This is kind of a complex graph if you’re not used to looking at these.  It shows relative risk – but in 2 dimensions.  It’s looking at the role of LDL size and apoB (a proxy for LDL-P, you’ll recall from previous posts).  What seems clear is that in patients with low LDL-P (i.e., apoB < 120 mg/dl), size does not matter.  The relative risk is 1.0 in both cases, regardless of peak LDL size.  However, in patients with lots of LDL particles (i.e., apoB > 120 mg/dl), smaller peak LDL size seems to carry a much greater risk – 6.2X.

If you just looked at this figure, you might end up drawing the conclusion that both size and number are independently predictive of risk (i.e., Reason #3, above).  Not an illogical conclusion…

What is not often mentioned, however, is what is in the text of the article:

“Among lipid, lipoprotein,and apolipoprotein variables, apo B [LDL-P] came out as the best and only significant predictor of ischemic heart disease (IHD) risk in multivariate stepwiselogistic analyses (P=.002).”

“LDL-PPD [peak LDL particle diameter] — as a continuous variable did not contribute to the risk of IHD after the contribution of apo B levels to IHD risk had been considered.”

What’s a continuous variable?  Something like height or weight, where the possible values are infinite between a range.  Contrast this with discrete variables like “tall” or “short,” where there are only two categories. For example, if I define “tall” as greater than or equal to 6 feet, the entire population of the world could be placed in two buckets: Those who are “short” (i.e., less than 6 feet tall) and those who are “tall” (i.e., those who are 6 feet tall and taller). This figure shows LDL size like it’s a discrete variable – “large” or “small” – but obviously it is not. It’s continuous, meaning it can take on any value, not just “large” or “small.”  When this same analysis is done using LDL size as the continuous variable it is, the influence of size goes away and only apoB (i.e., LDL-P) matters.

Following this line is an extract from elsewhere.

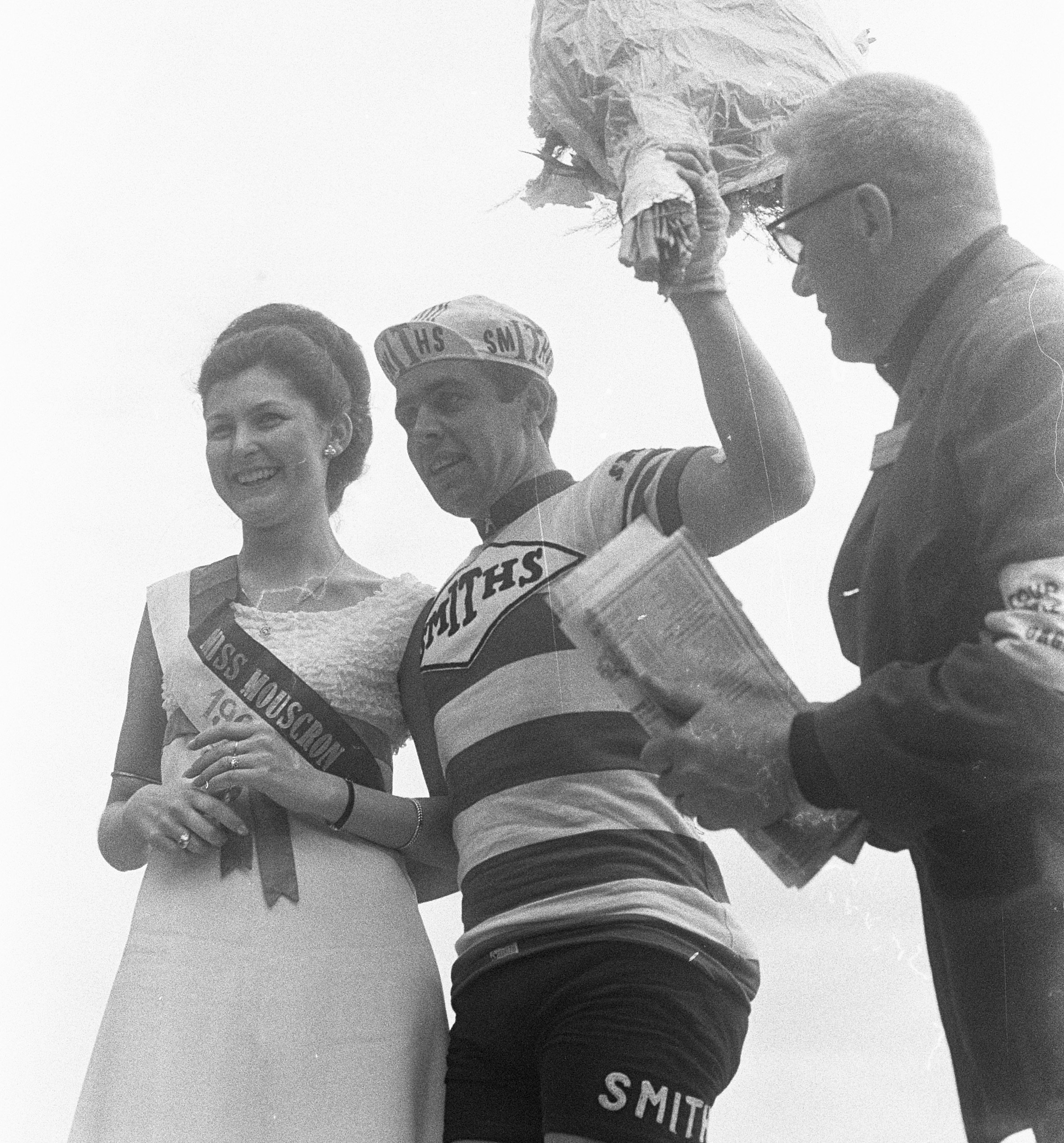 Tour de France, Guido Reybrouck op erepodium. 2e etappe, Charleville-Tournai. Miss Mouscron (Moekskroen) feliciteert.

This effect has been observed subsequently, including the famous Multi-Ethnic Study of Atherosclerosis (MESA) trial, which you can read here.  The MESA trial looked at the association between LDL-P, LDL-C, LDL size, IMT (intima-media thickness – the best non-invasive marker we have for atherosclerosis), and many other parameters in about 5,500 men and women over a several year period.

This study used the same sort of statistical analysis as the study above to parse out the real role of LDL-P versus particle size, as summarized in the table below.

 

unadjusted-vs.-adjusted-table

This table shows us that when LDL-P is NOT taken into account (i.e., “unadjusted” analysis), an increase of one standard deviation in particle size is associated with 20.9 microns of LESS atherosclerosis, what one might expect if one believes particle size matters.  Bigger particles, less atherosclerosis.

However, and this is the important part, when the authors adjusted for the number of LDL particles (in yellow), the same phenomenon was not observed.  Now an increase in LDL particle size by 1 standard deviation was associated with an ADDITIONAL 14.5 microns of atherosclerosis, albeit of barely any significance (p=0.05).

Let me repeat this point: Once you account for LDL-P, the relationship of atherosclerosis to particle size is abolished (and even trends towards moving in the “wrong” direction – i.e., bigger particles, more atherosclerosis).

Let me use another analysis to illustrate this point again.  If you adjust for age and sex, but not LDL-P [left graph, below], changes in the number of LDL particles (shown in quintiles, so each group shows changes by 20% fractions) seem to have no relationship with IMT (i.e., atherosclerosis).

However, when you adjust for small LDL-P [right graph, below], it becomes clear that increased numbers of large LDL particles significantly increase risk.

 

Adjustment-for-large-LDL

I’ve only covered a small amount of the work addressing this question, but this issue is now quite clear.  A small LDL particle is no more atherogenic than a large one, but only by removing confounding factors is this clear.   So, if you look back at the figure I used to address this question, it should now be clear that Reason #2 is the correct one.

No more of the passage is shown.